While investigating neondatabase/neon#11446 I learned a lot about the exact conditions in which io_uring punts to async workers (io-wq).

Specifically, I was surprised that, on Debian Bookworm 6.1.0-32-amd64, all Direct IO writes on ext4 would get punted to async workers. Even fallocateing the space upfront didn't help.

I wrote a reproducer app (see appendix) and used bpftrace + light kernel patching to triangulate in which cases we punt, and why.
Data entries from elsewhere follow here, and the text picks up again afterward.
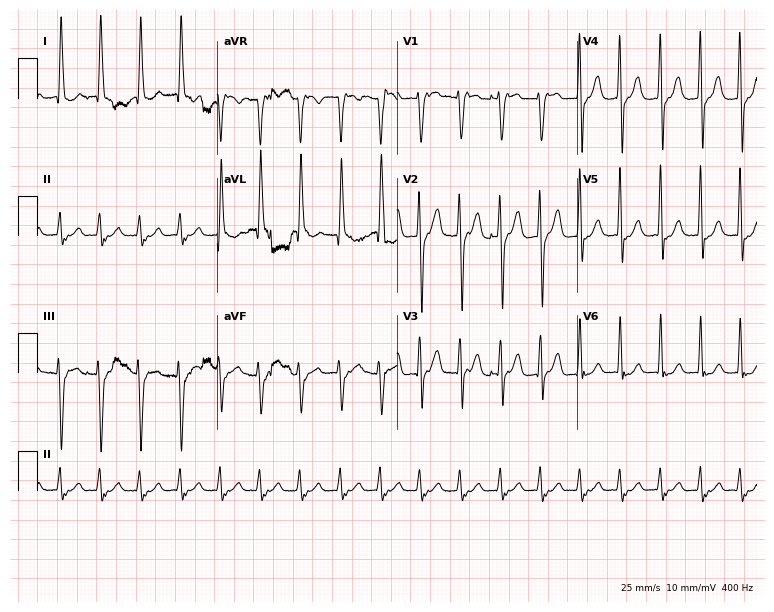
Electrocardiogram (7.3-second recording at 400 Hz), a man, 83 years old. Interpretation includes sinus tachycardia (a sinus rate of 100 beats per minute or more).
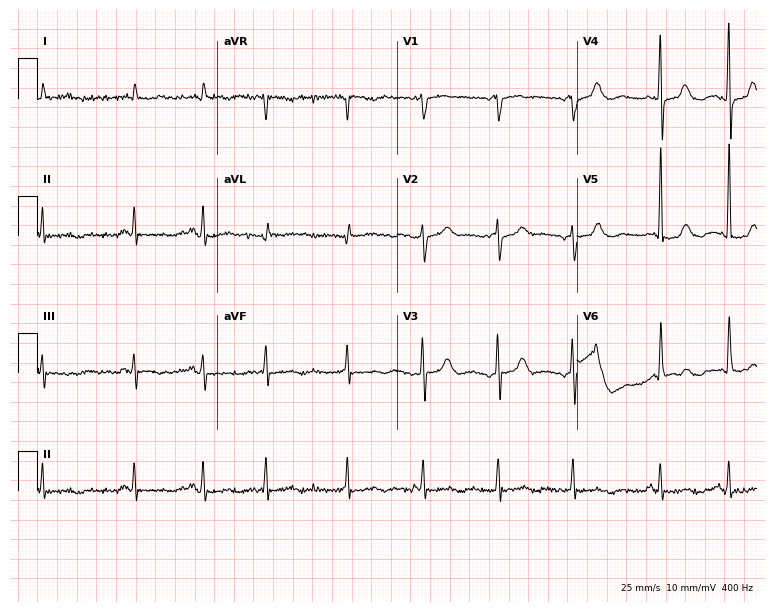
Standard 12-lead ECG recorded from a 67-year-old female (7.3-second recording at 400 Hz). None of these six findings is recorded: first-degree AV block, right bundle branch block, left bundle branch block, sinus bradycardia, atrial fibrillation, sinus tachycardia.
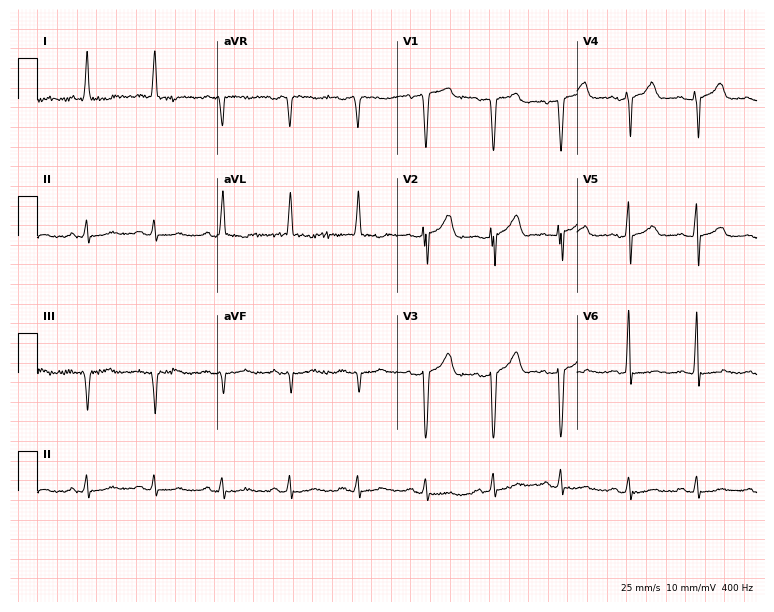
Resting 12-lead electrocardiogram (7.3-second recording at 400 Hz). Patient: a 70-year-old male. None of these six findings is recorded: first-degree AV block, right bundle branch block, left bundle branch block, sinus bradycardia, atrial fibrillation, sinus tachycardia. Findings outside these six are not listed.
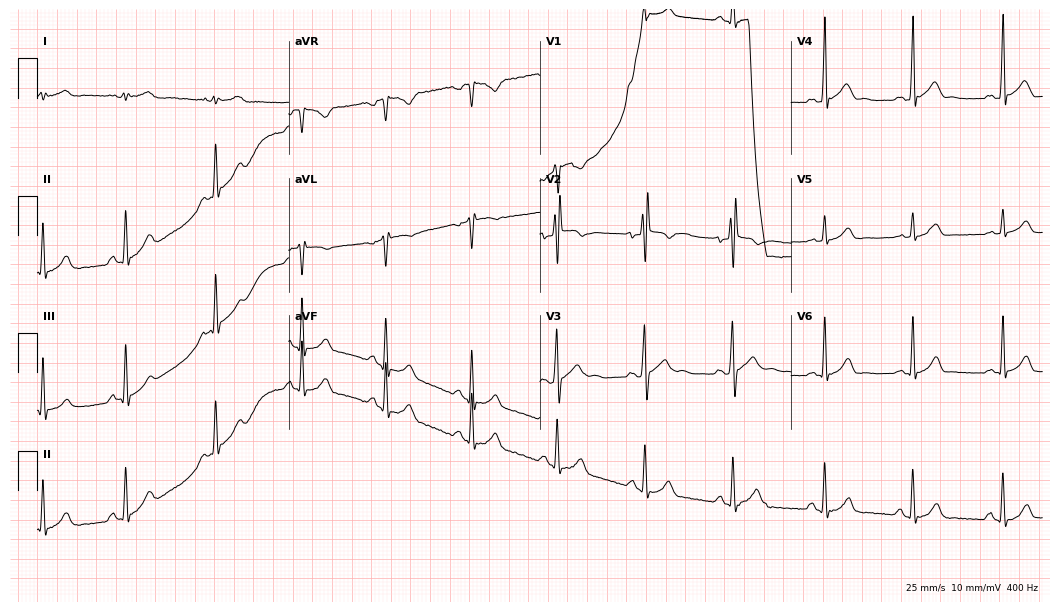
12-lead ECG from a 23-year-old male patient. Screened for six findings — first-degree AV block, right bundle branch block (RBBB), left bundle branch block (LBBB), sinus bradycardia, atrial fibrillation (AF), sinus tachycardia — none is recorded. Only these six findings were labelled.
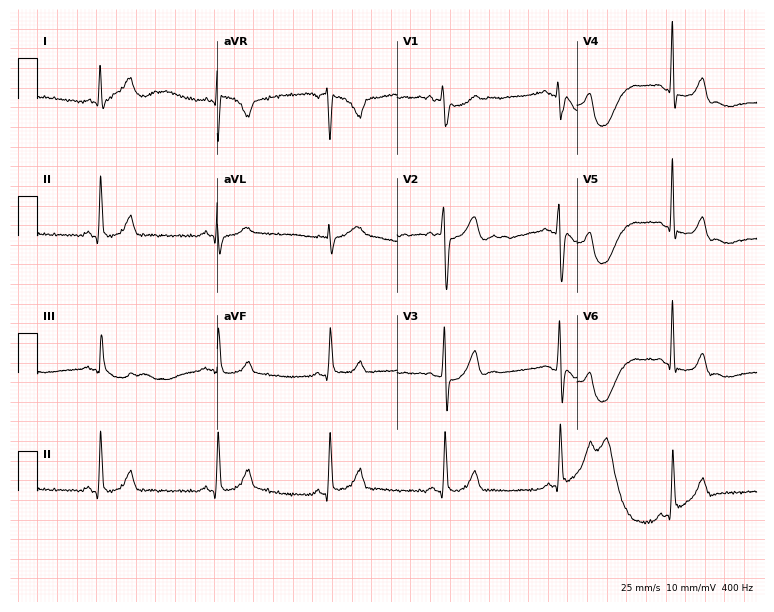
12-lead ECG from a 64-year-old male patient. Labelled as a normal ECG.
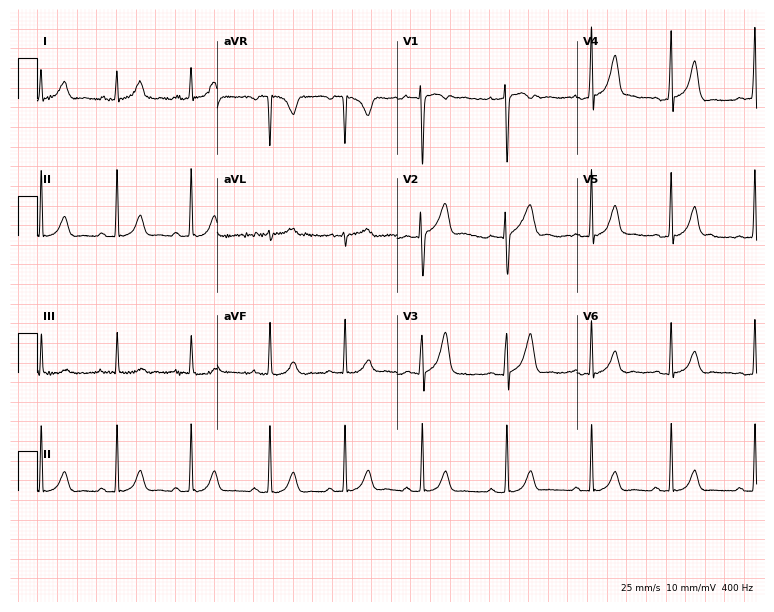
Standard 12-lead ECG recorded from a female, 26 years old. None of these six findings is recorded: first-degree AV block, right bundle branch block, left bundle branch block, sinus bradycardia, atrial fibrillation, sinus tachycardia. Only these six findings were labelled.
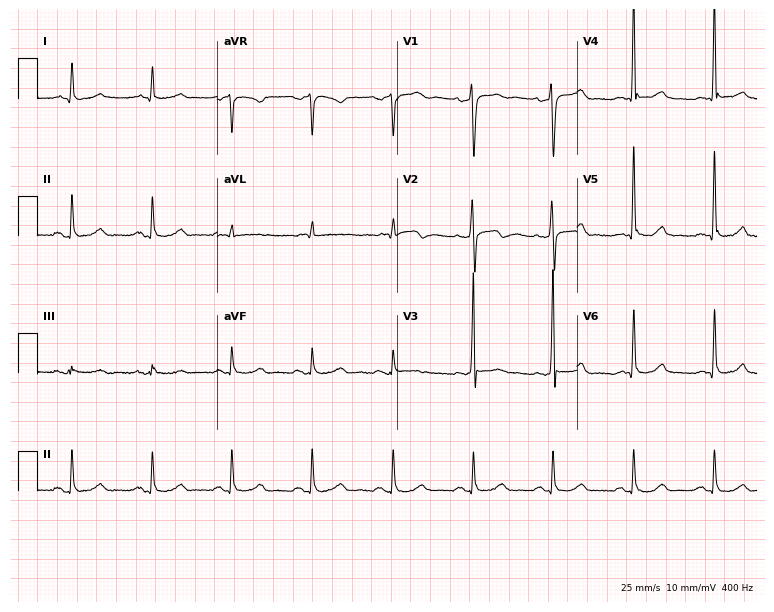
Resting 12-lead electrocardiogram. Patient: a male, 45 years old. Read as a normal ECG.
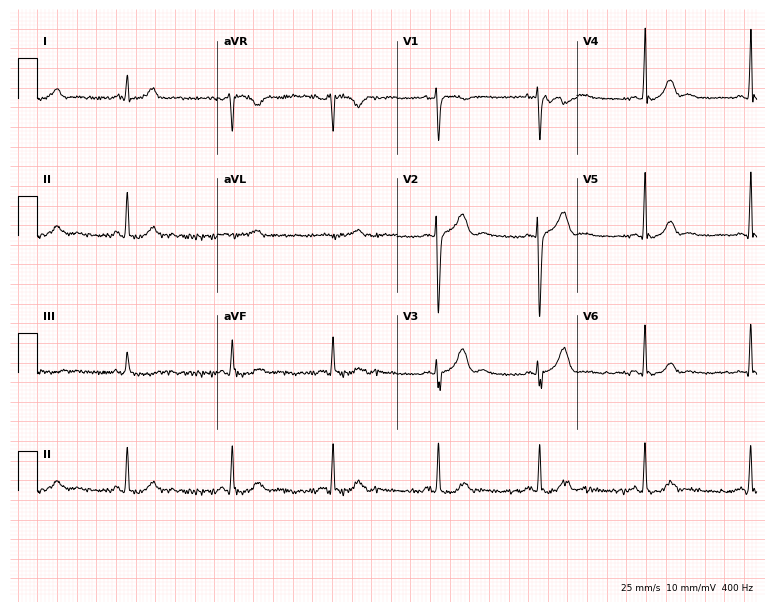
12-lead ECG from a woman, 29 years old. Labelled as a normal ECG.
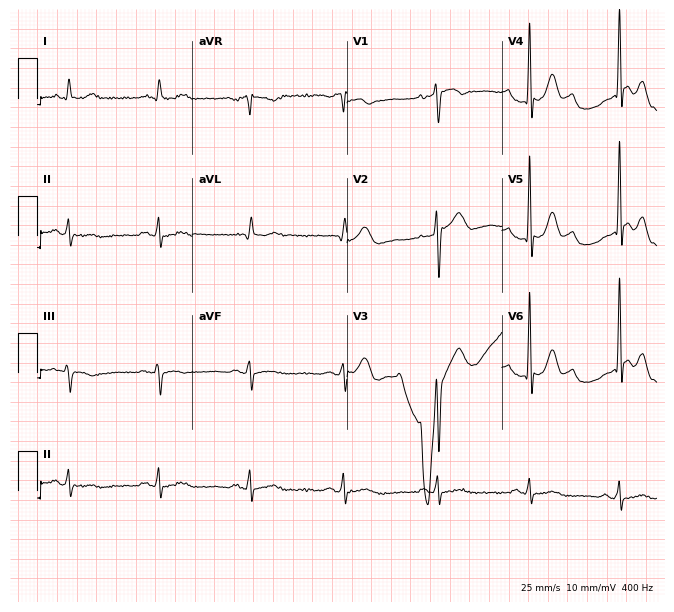
12-lead ECG from a male, 65 years old. No first-degree AV block, right bundle branch block (RBBB), left bundle branch block (LBBB), sinus bradycardia, atrial fibrillation (AF) or sinus tachycardia recorded for this tracing. Other findings, if any, are not listed.
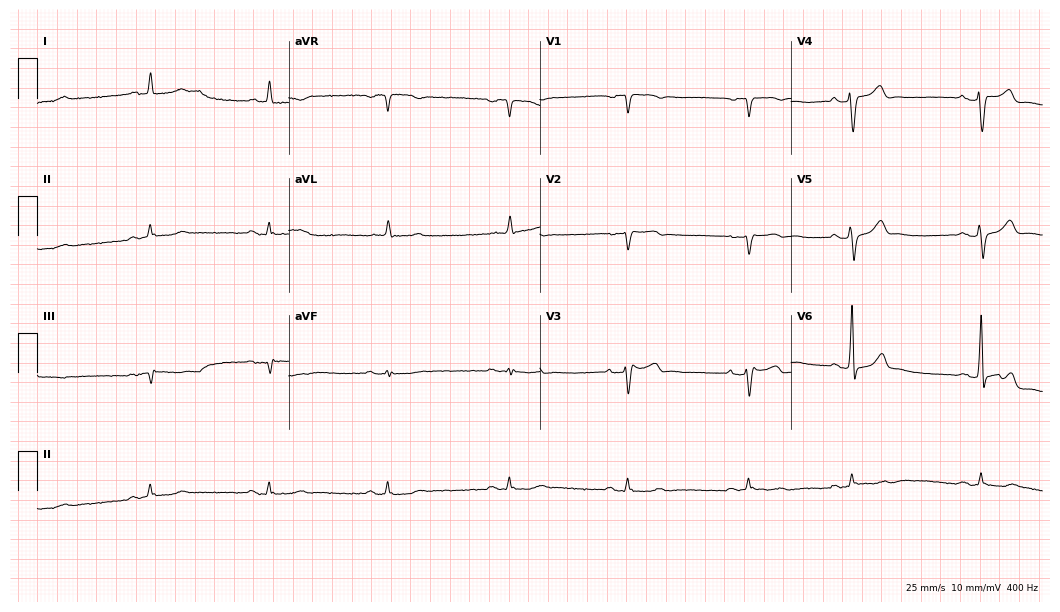
12-lead ECG from an 83-year-old male. No first-degree AV block, right bundle branch block, left bundle branch block, sinus bradycardia, atrial fibrillation or sinus tachycardia recorded for this tracing. Only these six findings were labelled.
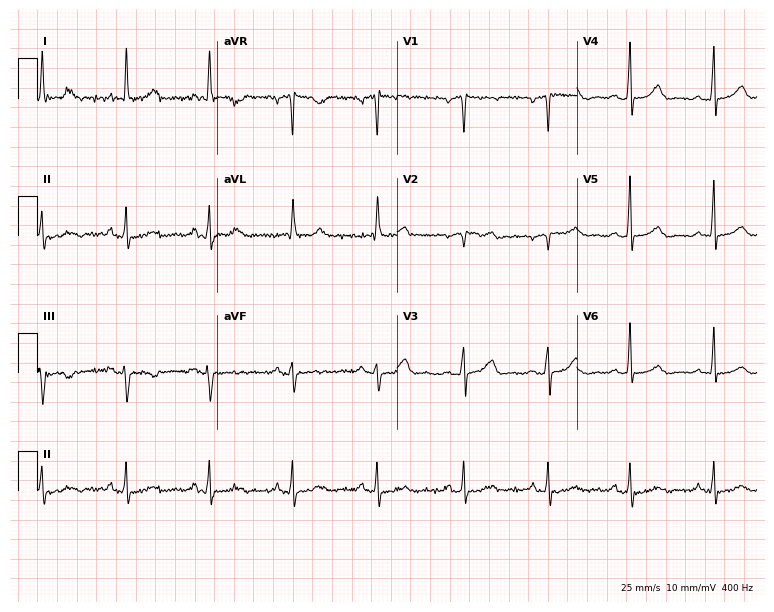
Electrocardiogram (7.3-second recording at 400 Hz), a 65-year-old woman. Of the six screened findings (first-degree AV block, right bundle branch block, left bundle branch block, sinus bradycardia, atrial fibrillation, sinus tachycardia), none is recorded.
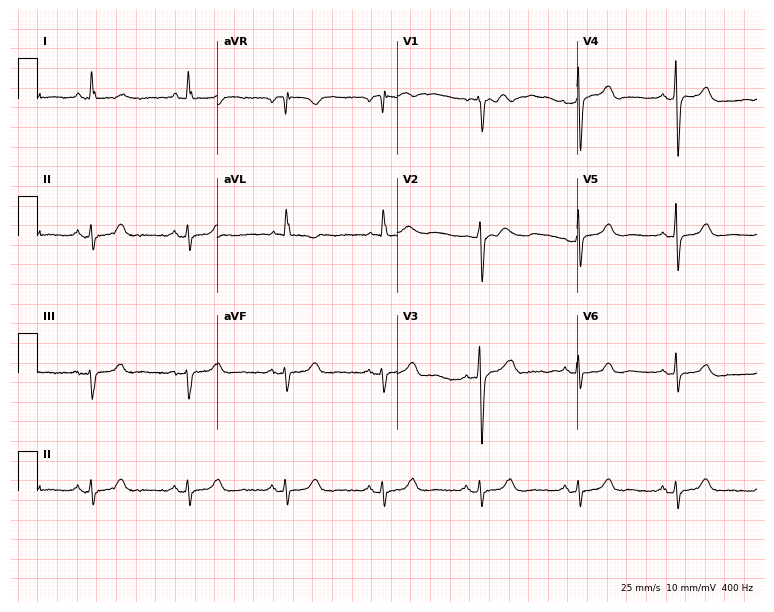
Resting 12-lead electrocardiogram (7.3-second recording at 400 Hz). Patient: a 63-year-old female. None of these six findings is recorded: first-degree AV block, right bundle branch block (RBBB), left bundle branch block (LBBB), sinus bradycardia, atrial fibrillation (AF), sinus tachycardia.
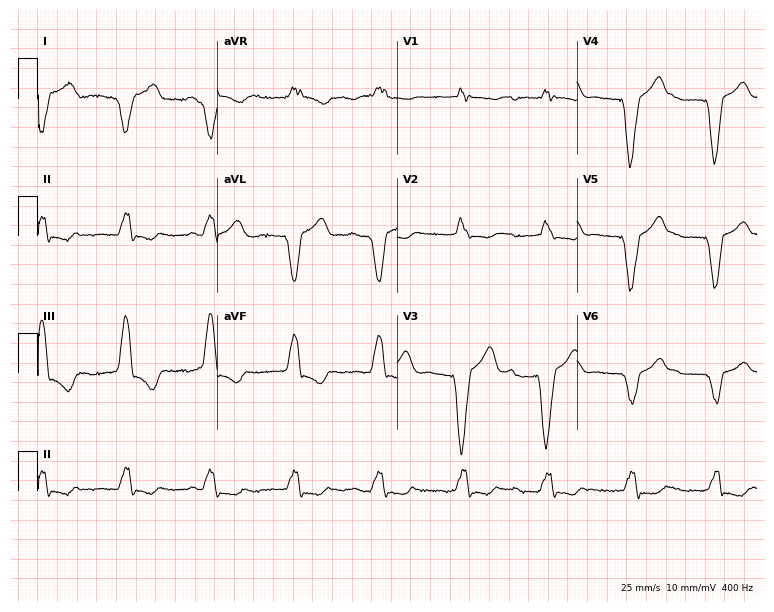
Resting 12-lead electrocardiogram (7.3-second recording at 400 Hz). Patient: a male, 65 years old. None of these six findings is recorded: first-degree AV block, right bundle branch block (RBBB), left bundle branch block (LBBB), sinus bradycardia, atrial fibrillation (AF), sinus tachycardia.
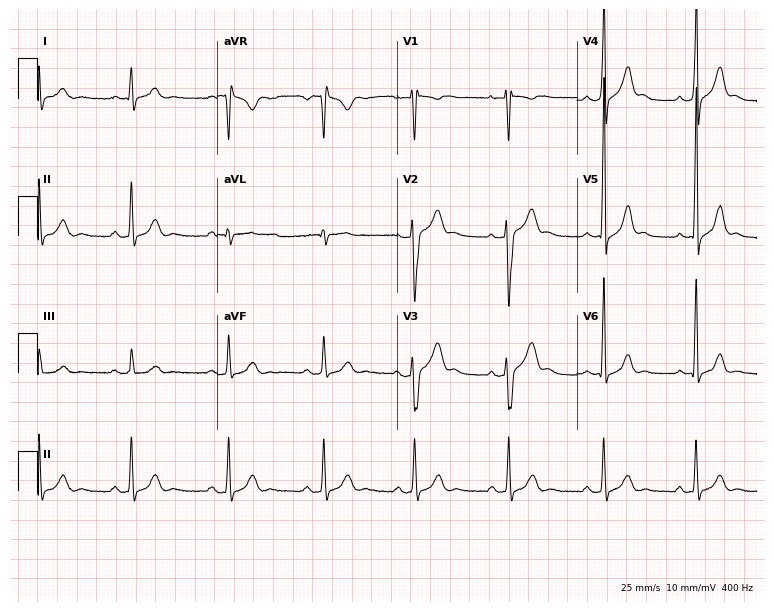
Electrocardiogram, a 37-year-old male patient. Of the six screened findings (first-degree AV block, right bundle branch block, left bundle branch block, sinus bradycardia, atrial fibrillation, sinus tachycardia), none is recorded.
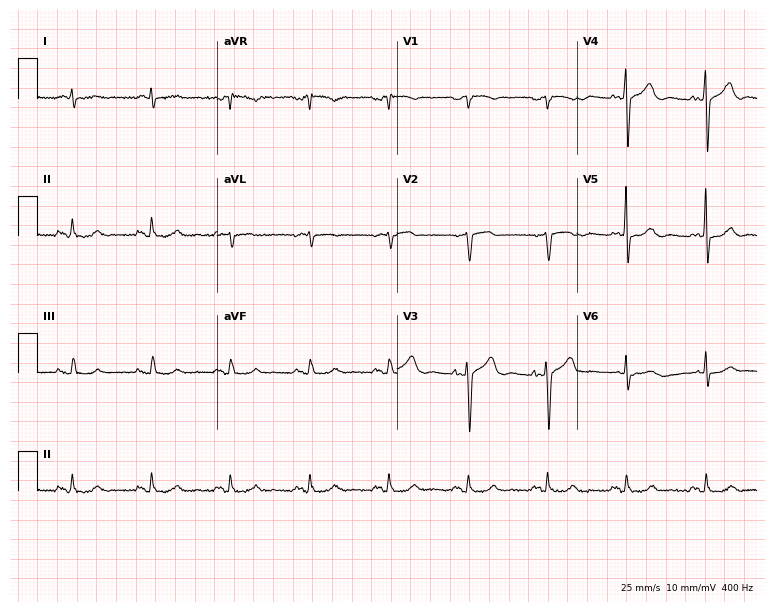
Standard 12-lead ECG recorded from a male patient, 82 years old (7.3-second recording at 400 Hz). None of these six findings is recorded: first-degree AV block, right bundle branch block (RBBB), left bundle branch block (LBBB), sinus bradycardia, atrial fibrillation (AF), sinus tachycardia. Findings outside these six are not listed.

The gist is: on mainline kernel 6.12.25, fallocate() before you write, and it should work.

Experiments

Exampel Rust app, using https://github.com/neondatabase/tokio-epoll-uring to perform O_DIRECT write of an 8k buffer using io_uring. CLI flag specifies whether and how to fallocate before the write. (Code: seen appendix)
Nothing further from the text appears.